I bambini che frequentavano tale struttura sovente erano costretti a subire:
– Violenza fisica, quale, lesioni cutanee, negligenza, trascuratezza, percosse, erano costretti a mangiare il loro vomito.
– Abuso psicologico: i bambini vivevano nel terrore, venivano continuamente rimproverati e respinti e subivano punizioni corporali o erano costretti a stare in stanze anguste e al buio.
Ma quali danni arreca la violenza fisica, psichica ad un bambino?
La violenza è un’esperienza devastante sia fisicamente che psicologicamente. Produce comportamenti psicopatologici a causa della confusione che si genera nella vittima a livello cognitivo, emotivo e relazionale.

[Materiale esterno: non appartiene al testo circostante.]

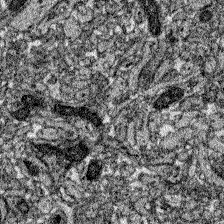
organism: Zebrafish
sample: Larval olfactory bulb
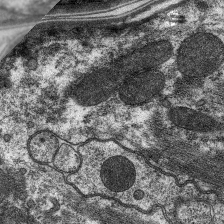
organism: C. elegans
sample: Pharynx
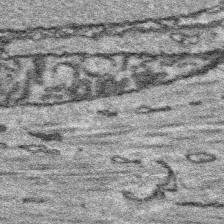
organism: Platynereis dumerilii
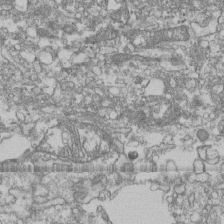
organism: Human
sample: Fibroblast cells
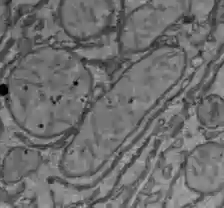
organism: C57BL Mouse
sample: Liver
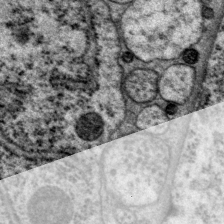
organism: P. pacificus
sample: Pharynx
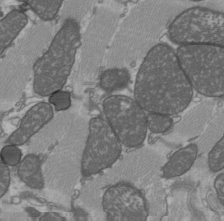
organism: C57BL Mouse
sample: Heart
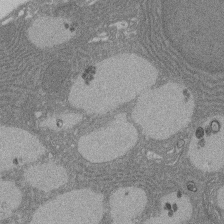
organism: Rat
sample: Salivary granule
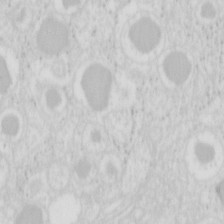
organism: Mouse
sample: Pancreas
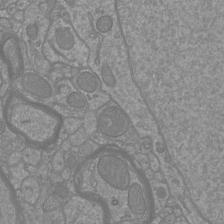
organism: Mouse
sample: Cortical neurons
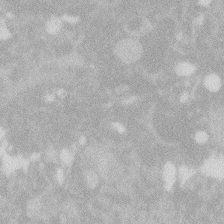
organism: Zebrafish
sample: Macrophage
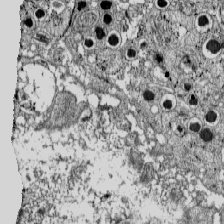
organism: C57BL Mouse
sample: Pancreatic islet
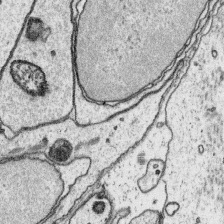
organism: Platynereis dumerilii
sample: Parapodia
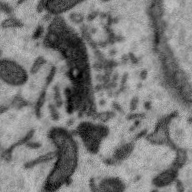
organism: Zebra finch
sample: Brain
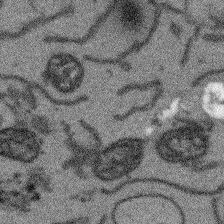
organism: Arabidopsis thaliana
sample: Root tip
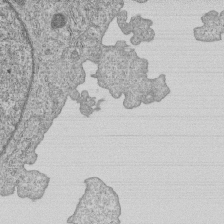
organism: Human
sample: MDA-MB-231 cells
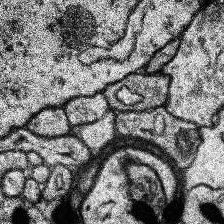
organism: Human
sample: Temporal Lobe
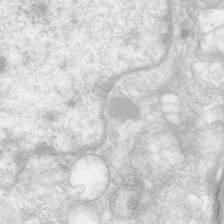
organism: Human
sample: Neocortex
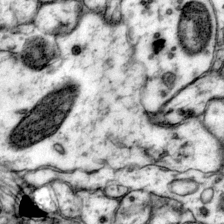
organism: Mouse
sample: Primary visual cortex
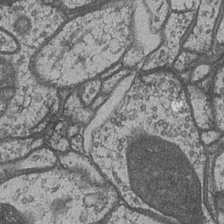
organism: Drosophila
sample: Optic medulla
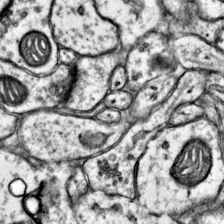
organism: Mouse
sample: Primary visual cortex
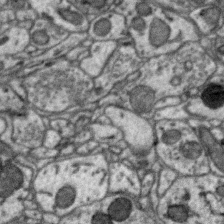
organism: Zebra finch
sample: Brain
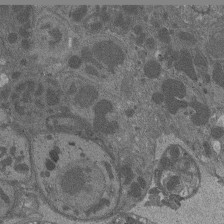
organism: Drosophila
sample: Antenna
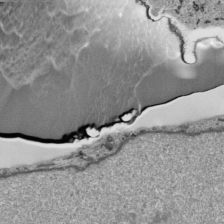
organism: Human
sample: Mitochondria in HCT116 cells
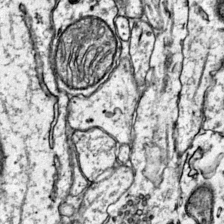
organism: Mouse
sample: Primary visual cortex
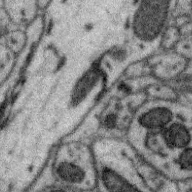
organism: Zebra finch
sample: Brain
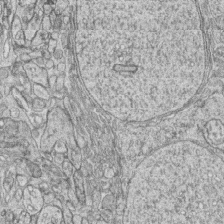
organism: Zebrafish
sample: synaptic ribbons in rod cells and cone cells
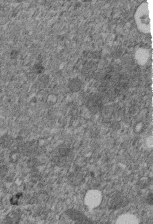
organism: C. elegans
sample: C. elegans embryo early stage
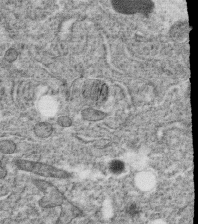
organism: C. elegans
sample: C. elegans oocyte; sperm cells
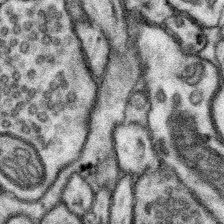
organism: Mouse
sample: Somatosensory cortex neuropil
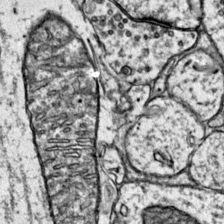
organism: Mouse
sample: Primary visual cortex
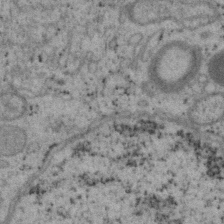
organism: Human
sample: HeLa cells
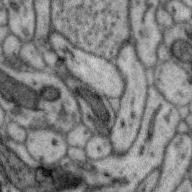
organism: Zebra finch
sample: Brain
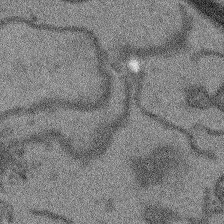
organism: Arabidopsis thaliana
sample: Root tip
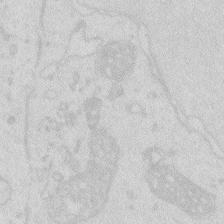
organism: Zebrafish
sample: Macrophage
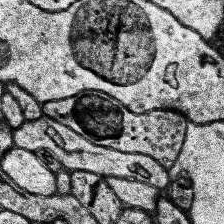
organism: Human
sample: Temporal Lobe
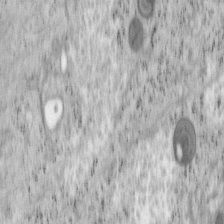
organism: Human
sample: HeLa cells
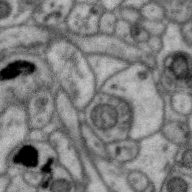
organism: Zebra finch
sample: Brain
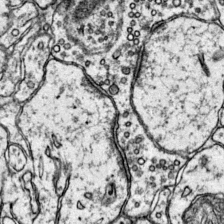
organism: Mouse
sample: Primary visual cortex
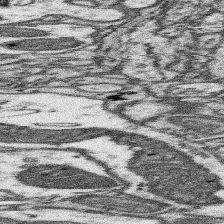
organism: Mouse
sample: Somatosensory cortex neuropil
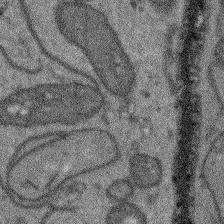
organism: Arabidopsis thaliana
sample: Root tip
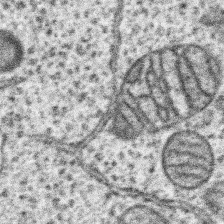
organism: Human
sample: HeLa cells
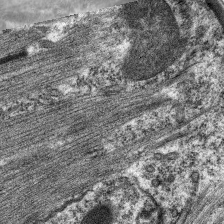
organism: C. elegans
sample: Pharynx
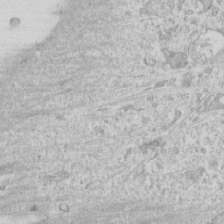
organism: Human
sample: Fibroblast cells
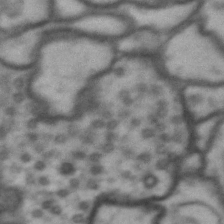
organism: Drosophila
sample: Brain
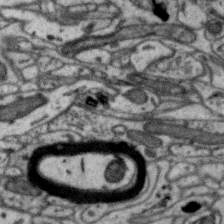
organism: Zebra finch
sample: Brain
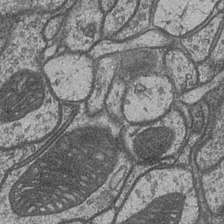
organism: Drosophila
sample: Optic medulla
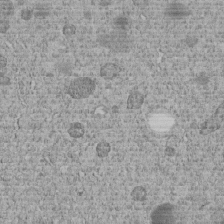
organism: C. elegans
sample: C. elegans embryo early stage
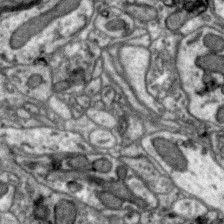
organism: Zebra finch
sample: Brain
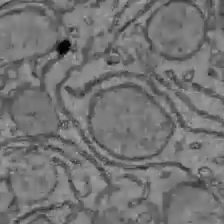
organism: C57BL Mouse
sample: Liver
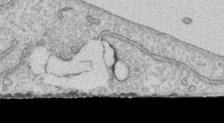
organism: Human
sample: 1205lu cells
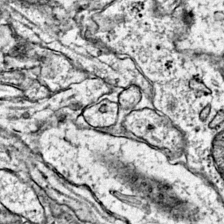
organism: Mouse
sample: Primary visual cortex
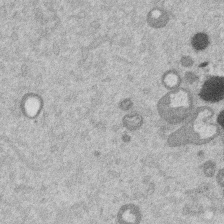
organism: Mouse
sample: Dividing mouse embryo 1 cell stage
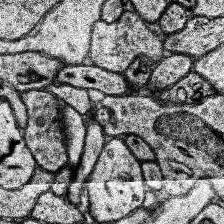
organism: Human
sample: Temporal Lobe
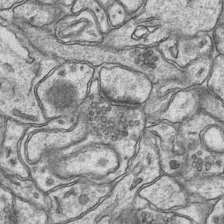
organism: Mouse
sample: CA1 Hippocampus
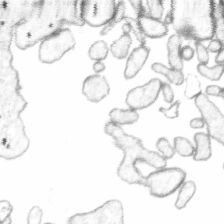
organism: Human
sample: HeLa cells
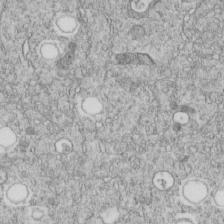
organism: C. elegans
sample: C. elegans embryo early stage
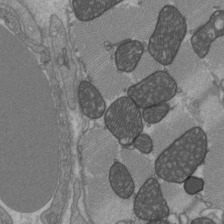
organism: C57BL Mouse
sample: Heart
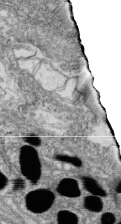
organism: Zebrafish
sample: Cilia; retinal pigment epithelium
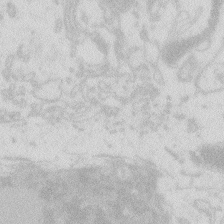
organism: Zebrafish
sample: Macrophage
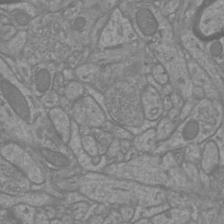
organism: Mouse
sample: Cortical neurons
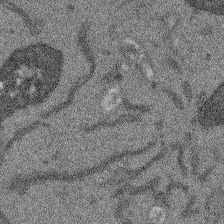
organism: Arabidopsis thaliana
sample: Root tip
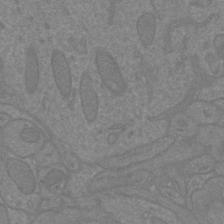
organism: Mouse
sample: Cortical neurons
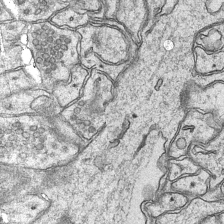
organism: Mouse
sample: CA1 Hippocampus
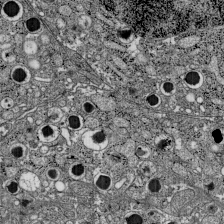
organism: C57BL Mouse
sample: Pancreatic islet
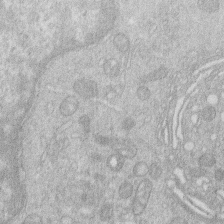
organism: Human
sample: Macrophage cells
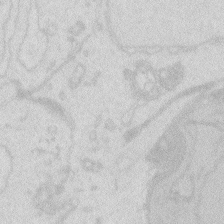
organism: Zebrafish
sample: Macrophage
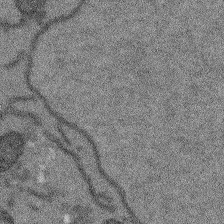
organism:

Sul piano relazione la vittima si sente tradita, manipolata, ingannata da qualcuno a cui era legata. Nel caso in questione, l’educatrice, la maestra, nelle ore di assenza del genitore, diventano delle figure sostitutive al genitore stesso, trasferendo in loro quei sentimenti quelle emozioni di fiducia, di affidamento, che vengono inevitabilmente traditi.

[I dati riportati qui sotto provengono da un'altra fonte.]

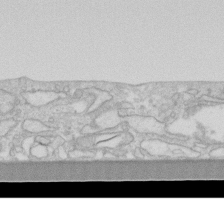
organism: Human
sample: Fibroblast cells
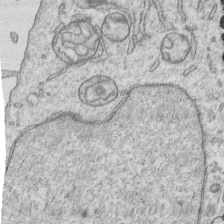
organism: Human
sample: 1205lu cells
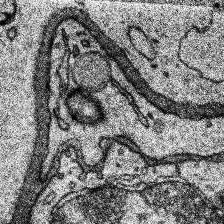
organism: Human
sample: Temporal Lobe
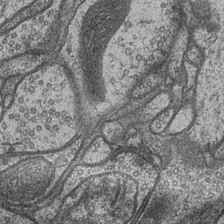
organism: Drosophila
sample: Optic medulla
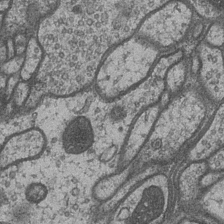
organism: Drosophila
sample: Optic medulla
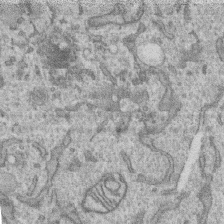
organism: Human
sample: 1205lu cells
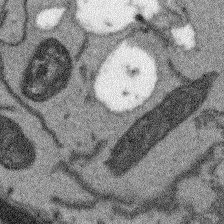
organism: Arabidopsis thaliana
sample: Root tip
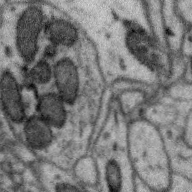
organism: Zebra finch
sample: Brain
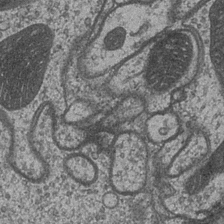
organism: Drosophila
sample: Optic medulla
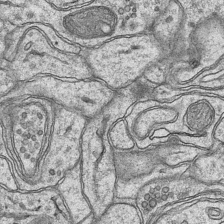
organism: Mouse
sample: CA1 Hippocampus
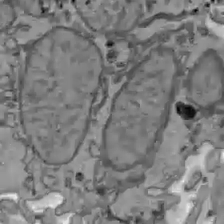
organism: C57BL Mouse
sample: Liver
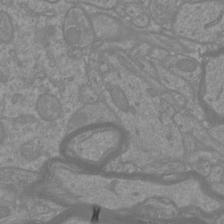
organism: Mouse
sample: Cortical neurons
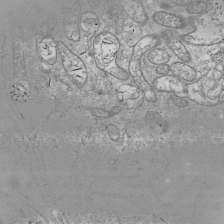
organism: Drosophila
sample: Cell division; meiosis; drosophila spermatocytes
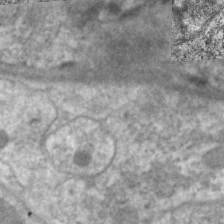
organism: C. elegans
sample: Pharynx
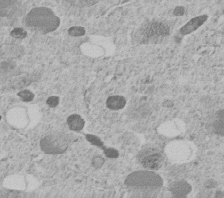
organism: C. elegans
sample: C. elegans embryo early stage
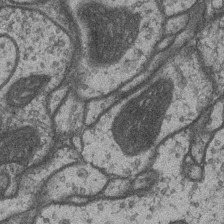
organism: Drosophila
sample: Optic medulla
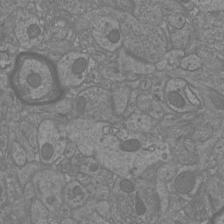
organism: Mouse
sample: Cortical neurons
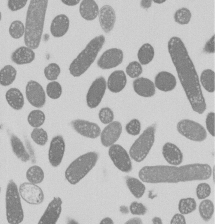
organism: E. coli
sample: Bacterial nucleoid
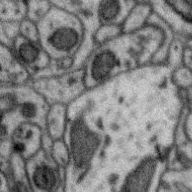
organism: Zebra finch
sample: Brain
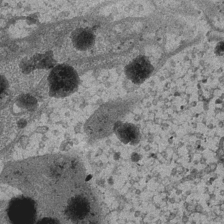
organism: Drosophila
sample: Optic medulla
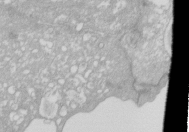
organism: Xenopus
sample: Cilia; centrioles in frog embryo cells
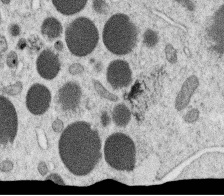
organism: C. elegans
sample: C. elegans oocyte; sperm cells
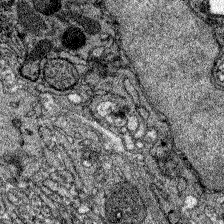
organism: Zebrafish
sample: Larval olfactory bulb
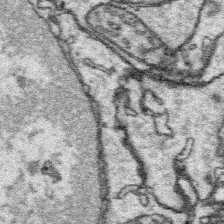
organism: Platynereis dumerilii
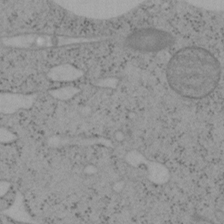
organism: Mouse
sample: OT-I killer T cells with ID8 ovarian cancer cells
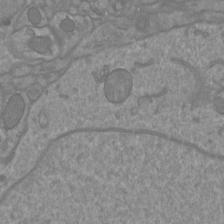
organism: Mouse
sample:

Sul piano corporeo, l’invasione e la demolizione provoca la perdita del senso di padronanza di sé perdendo tutte quelle abilità e autonomie che il bambino ha raggiunto, per esempio: se il bambino sta attraverso la fase dello svezzamento e quindi prende il contatto con il cucchiaino, o inizia a mangiare da solo, le violenze determinano una regressione e quindi un rifiuto delle conquiste fatte ritornando ad alimentarsi con il biberon, o peggio ancora, rifiutando il cibo. Se il bambino ha raggiunto il controllo degli sfinteri, l’esperienza di essere continuamente picchiato, rimproverato determinerebbe un ritorno all’uso del pannolino. Il bambino che deambula potrebbe avere un blocco e ritornare nella fase che precede la deambulazione, ovvero, strisciare a terra, muoversi a carponi, o nei casi più gravi, volere stare sempre in braccio ai genitori.
Perché per i genitori a volte diventa difficile notare il disagio che il bambino vive?
La mancanza di una fiducia di base verso i propri caregiver e di un senso di sé creerà un vuoto interiore, che spingerà il bambino ad orientarsi continuamente verso il mondo esterno alla ricerca continua ed acritica di ciò che gli altri vogliono da lui, adattandosi a qualsiasi richiesta pur di mantenere il rapporto e l’illusoria sensazione di sicurezza. L’autostima del tutto inesistente sarà legata ad una continua conferma da parte del mondo esterno.
Crescere in modo autonomo assume un colorito minaccioso per l’integrità personale e viene vissuto con grande senso di colpa, perché il bambino percepisce che è costretto a mantenere una falsa identità. Si struttura una personalità basata sul falso sé che distrugge lentamente il mondo interiore. Non esistono più né sensazioni, né bisogni, né desideri propri.
Si possono registrare:
– Disturbi nell’alimentazione: il bambino si rifiuta di mangiare;
– Disturbi del sonno: incubi o terrori notturni;
– Enuresi e encopresi: i bambini che hanno raggiunto il controllo degli sfinteri potrebbe ritornare a far uso del pannolino.
– Disturbi del comportamento-iperdipendenza, regressione nelle abilità acquisite, deambulazione, alimentazione, linguaggio;
– Disturbi di attenzione e concentrazione.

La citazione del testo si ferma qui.